» EXTRACTED ENTRIES:
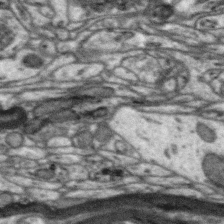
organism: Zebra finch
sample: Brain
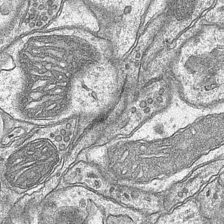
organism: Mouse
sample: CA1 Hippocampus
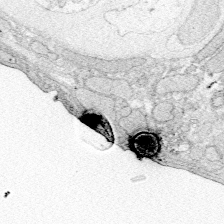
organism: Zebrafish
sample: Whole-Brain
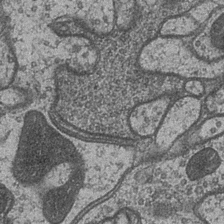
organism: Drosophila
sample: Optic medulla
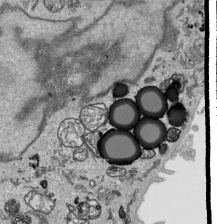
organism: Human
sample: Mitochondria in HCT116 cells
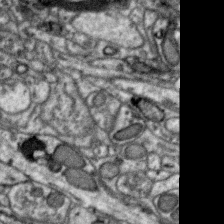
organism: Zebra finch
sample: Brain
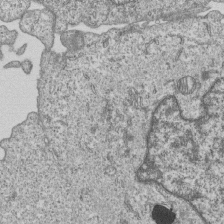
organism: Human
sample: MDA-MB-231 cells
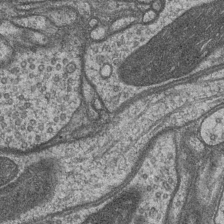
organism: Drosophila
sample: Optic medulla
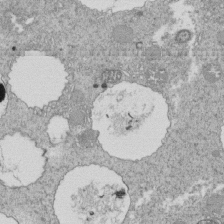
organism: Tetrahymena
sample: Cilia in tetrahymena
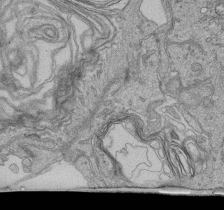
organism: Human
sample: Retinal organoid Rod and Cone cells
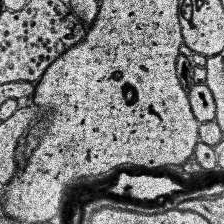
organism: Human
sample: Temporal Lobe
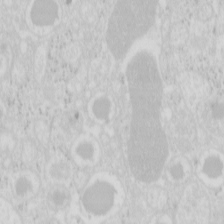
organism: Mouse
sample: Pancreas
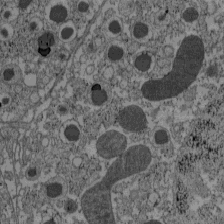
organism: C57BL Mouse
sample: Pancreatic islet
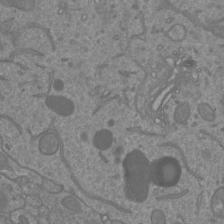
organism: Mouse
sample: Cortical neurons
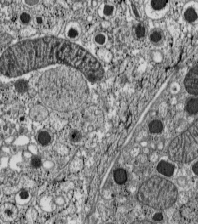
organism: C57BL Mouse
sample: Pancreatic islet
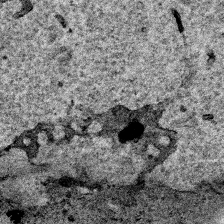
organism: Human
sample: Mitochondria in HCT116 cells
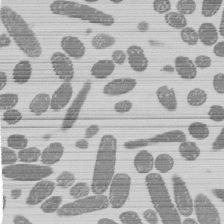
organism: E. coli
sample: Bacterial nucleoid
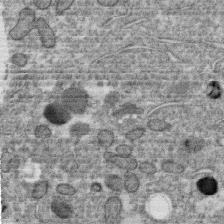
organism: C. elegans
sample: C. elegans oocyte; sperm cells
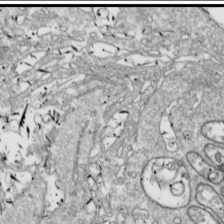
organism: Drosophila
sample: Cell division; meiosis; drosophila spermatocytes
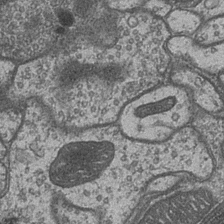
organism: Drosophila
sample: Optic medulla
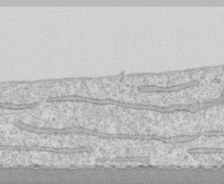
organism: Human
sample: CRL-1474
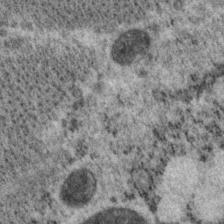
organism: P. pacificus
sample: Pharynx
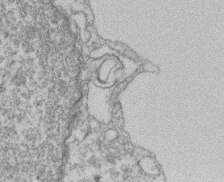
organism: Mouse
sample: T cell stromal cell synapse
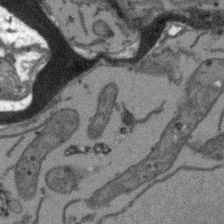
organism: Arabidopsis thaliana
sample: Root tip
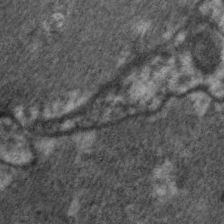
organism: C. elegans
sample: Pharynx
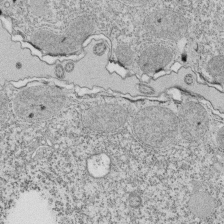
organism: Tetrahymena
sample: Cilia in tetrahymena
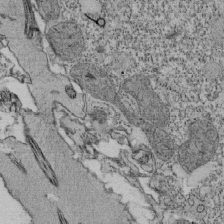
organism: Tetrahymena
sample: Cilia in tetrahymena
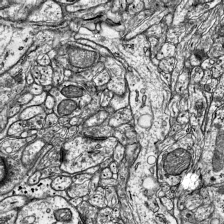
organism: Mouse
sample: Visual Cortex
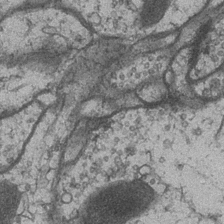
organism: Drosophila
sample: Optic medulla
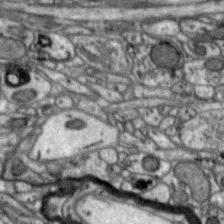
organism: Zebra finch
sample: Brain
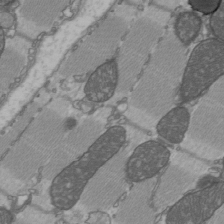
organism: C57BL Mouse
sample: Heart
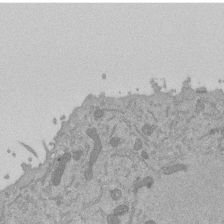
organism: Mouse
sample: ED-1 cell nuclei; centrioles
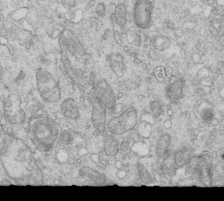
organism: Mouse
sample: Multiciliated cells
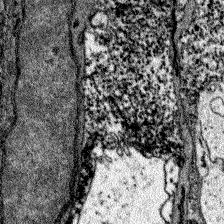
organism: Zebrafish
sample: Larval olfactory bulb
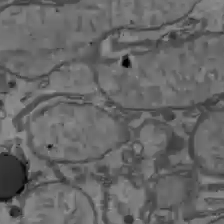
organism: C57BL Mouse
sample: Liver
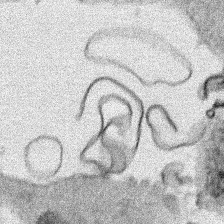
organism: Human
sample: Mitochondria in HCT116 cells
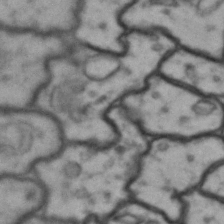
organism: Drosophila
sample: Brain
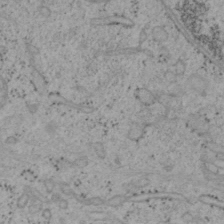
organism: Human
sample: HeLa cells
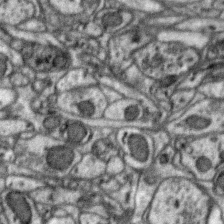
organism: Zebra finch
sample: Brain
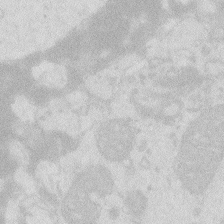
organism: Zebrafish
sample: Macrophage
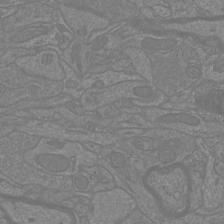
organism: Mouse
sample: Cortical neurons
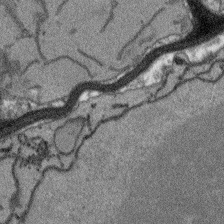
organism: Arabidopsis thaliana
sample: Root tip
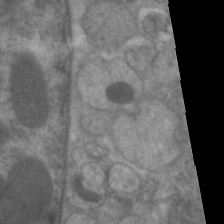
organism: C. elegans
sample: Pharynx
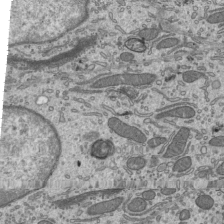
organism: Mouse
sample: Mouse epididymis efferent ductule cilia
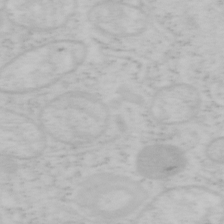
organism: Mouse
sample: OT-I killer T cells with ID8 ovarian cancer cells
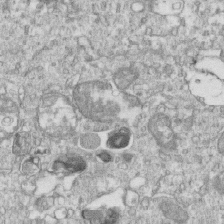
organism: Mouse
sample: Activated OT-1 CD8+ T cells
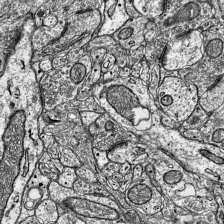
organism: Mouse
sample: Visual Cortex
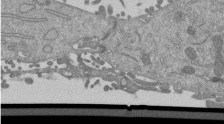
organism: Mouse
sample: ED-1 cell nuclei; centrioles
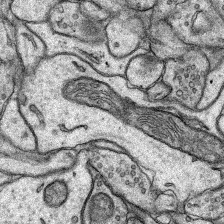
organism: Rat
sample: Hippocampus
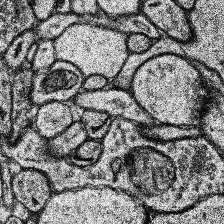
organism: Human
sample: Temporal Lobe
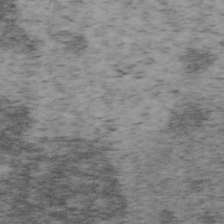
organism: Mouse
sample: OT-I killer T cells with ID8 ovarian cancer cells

» INSTRUCTIONS FOR THE TASK: The listing above is to be set down word for word, without its images.

» ANSWER BELOW:
organism: Zebra finch
sample: Brain
organism: Mouse
sample: CA1 Hippocampus
organism: Zebrafish
sample: Whole-Brain
organism: Drosophila
sample: Optic medulla
organism: Human
sample: Mitochondria in HCT116 cells
organism: Zebra finch
sample: Brain
organism: Human
sample: MDA-MB-231 cells
organism: Drosophila
sample: Optic medulla
organism: Tetrahymena
sample: Cilia in tetrahymena
organism: Human
sample: Retinal organoid Rod and Cone cells
organism: Human
sample: Temporal Lobe
organism: Mouse
sample: Pancreas
organism: C57BL Mouse
sample: Pancreatic islet
organism: Mouse
sample: Cortical neurons
organism: C57BL Mouse
sample: Pancreatic islet
organism: Human
sample: Mitochondria in HCT116 cells
organism: E. coli
sample: Bacterial nucleoid
organism: C. elegans
sample: C. elegans oocyte; sperm cells
organism: Drosophila
sample: Cell division; meiosis; drosophila spermatocytes
organism: Drosophila
sample: Optic medulla
organism: Human
sample: CRL-1474
organism: P. pacificus
sample: Pharynx
organism: Mouse
sample: T cell stromal cell synapse
organism: Arabidopsis thaliana
sample: Root tip
organism: C. elegans
sample: Pharynx
organism: Tetrahymena
sample: Cilia in tetrahymena
organism: Tetrahymena
sample: Cilia in tetrahymena
organism: Mouse
sample: Visual Cortex
organism: Drosophila
sample: Optic medulla
organism: Zebra finch
sample: Brain
organism: C57BL Mouse
sample: Heart
organism: Mouse
sample: ED-1 cell nuclei; centrioles
organism: Mouse
sample: Multiciliated cells
organism: Zebrafish
sample: Larval olfactory bulb
organism: C57BL Mouse
sample: Liver
organism: Human
sample: Mitochondria in HCT116 cells
organism: Drosophila
sample: Brain
organism: Human
sample: HeLa cells
organism: Zebra finch
sample: Brain
organism: Zebrafish
sample: Macrophage
organism: Mouse
sample: Cortical neurons
organism: Arabidopsis thaliana
sample: Root tip
organism: C. elegans
sample: Pharynx
organism: Mouse
sample: Mouse epididymis efferent ductule cilia
organism: Mouse
sample: OT-I killer T cells with ID8 ovarian cancer cells
organism: Mouse
sample: Activated OT-1 CD8+ T cells
organism: Mouse
sample: Visual Cortex
organism: Mouse
sample: ED-1 cell nuclei; centrioles
organism: Rat
sample: Hippocampus
organism: Human
sample: Temporal Lobe
organism: Mouse
sample: OT-I killer T cells with ID8 ovarian cancer cells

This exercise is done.